Erfreulich an all diesen Redensarten ist, dass sie belegen, wie wichtig den allermeisten Menschen die Gesundheit ihrer Psyche inzwischen ist. Jemandem auf den Nerven herumzutrampeln, ist kein Kavaliersdelikt, sondern eine böswillige, zumindest gedankenlose Frechheit – in der reizüberfluteten Welt von heute noch eher als vor 100 oder gar 200 Jahren. Allerdings steckt hinter der Sorge um das eigene Nervenkostüm auch die Angst, nach einem Nervenzusammenbruch als verrückter Sonderling abgestempelt zu werden: lieber ein Held der Arbeit mit einem ordentlichen Herzinfarkt, als ein geistesgestörter Psycho, der zum Nervenklempner muss. Wobei, wer so etwas sagt, zumindest ahnen sollte, dass es bei den Psychiatern und Psychotherapeuten nicht mit einem kräftigen Kniff mittels Rohrzange getan sein dürfte.

Gut, dass unsere Nerven blank liegen

Es dürfte hingegen überraschen, dass unsere Nerven nicht nur blank liegen können, sonder dies zum Glück auch tun, zumindest stellenweise. Doch der Reihe nach: Ein Nerv besteht aus einem Bündel von Axonen – faserartigen Fortsätzen, die eine Nervenzelle (Neuron) ausbildet, um sich mit anderen Nervenzellen zu Netzwerken zu verbinden. Nähme man die Aussage „Sie war nur noch ein Nervenbündel“ also wörtlich, könnte man die betreffende Frau auch als „Bündel aus Axon-Bündeln“ bezeichnen – was aber Stirnrunzeln hervorrufen würde.

„Die typischen Nerven, wie wir sie zum Beispiel in den Armen oder Beinen haben und die unsere Bewegungen steuern, sind weiß, weil sie von so genannten Myelin-Scheiden umhüllt sind“, erklärt Gerald Hüther ihren Aufbau. Die weißen, fettreichen Hüllen stabilisieren die Nervenfasern und isolieren sie elektrisch gegenüber der Umgebung, vor allem aber gegenüber anderen Axonen – dies nicht etwa, um eine Art Kurzschluss zu verhindern, sondern um einen Erregungsimpuls eindeutig und in voller Stärke ans Ziel zu bringen. Im Hirn sind die Nervenfasern durch einen eigenen, nur dort vorkommenden Myelin-Typ (so genannte Oligodendrozyten) umhüllt.

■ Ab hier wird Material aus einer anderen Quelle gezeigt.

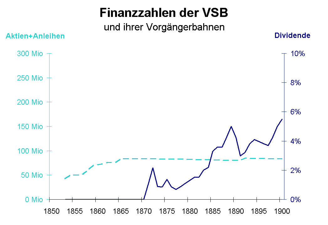 Aktienkapital und feste Anleihen sowie Dividende Aktien sind Anteile am Grundkapital des als Aktiengesellschaft konstituierten Bahnunternehmens. Sie sind hier im Nennwert angegeben, der jedoch in keiner Weise dem Kurswert entsprechen muss. Viele Bahnen haben im Laufe der Zeit ihr Aktienkapital erhöht, was gewöhnlich auf eine Expansion der Bahn hindeutet. Eine Verminderung des Aktienkapitals wurde bei finanziellen Schwierigkeiten vorgenommen, indem durch Herabsetzung des Nennwerts der Aktien Kapital für das Unternehmen freigesetzt wurde (sogenannter Kapitalschnitt). Feste Anleihen waren neben Aktien die wichtigste Form der Geldbeschaffung für die Bahnen. Das vom Unternehmen aufgenommene Kapital wird über eine bestimmte Laufzeit zu einem bestimmten Zinssatz verzinst. Die Zinslast für Anleihen war ein gewichtiger Ausgabeposten insbesondere der grossen Bahnen. Wenn wegen zu geringen Erträgen die Zinsen nicht mehr bezahlt werden können, droht der Konkurs. Die Dividendenauszahlungen für die Aktionäre sind hier im Verhältnis zum Nennwert der Aktien angegeben.

Doch die Myelin-Scheiden, auch Markscheiden genannt, sollen die Nerven nicht nur nach außen isolieren; sie lassen uns auch schneller handeln: „Durch die Umwicklung kommt der elektrische Impuls in den Nervenfasern schneller voran“, fügt Hüther eine zweite wichtige Aufgabe der Hüllen hinzu. Fachleute wie er sprechen – wenn auch ein wenig irreführend – von der saltatorischen („hüpfenden“) Erregungsweiterleitung. Die Markscheiden sind nämlich in regelmäßigen Abständen durch Einschnürungen unterbrochen, an denen die Axone in der Tat blank liegen. Zwischen diesen Schnürringen springt der Erregungsimpuls der Faser gewissermaßen voran, immer in Richtung seines Ziels – und das mit einem Affenzahn von bis zu 120 Metern pro Sekunde, über 400 km/h schnell. Nur durch die Kombination aus Markscheide und Schnürringen wird dieses hohe Tempo erreicht. Und wir alle profitieren tagtäglich davon.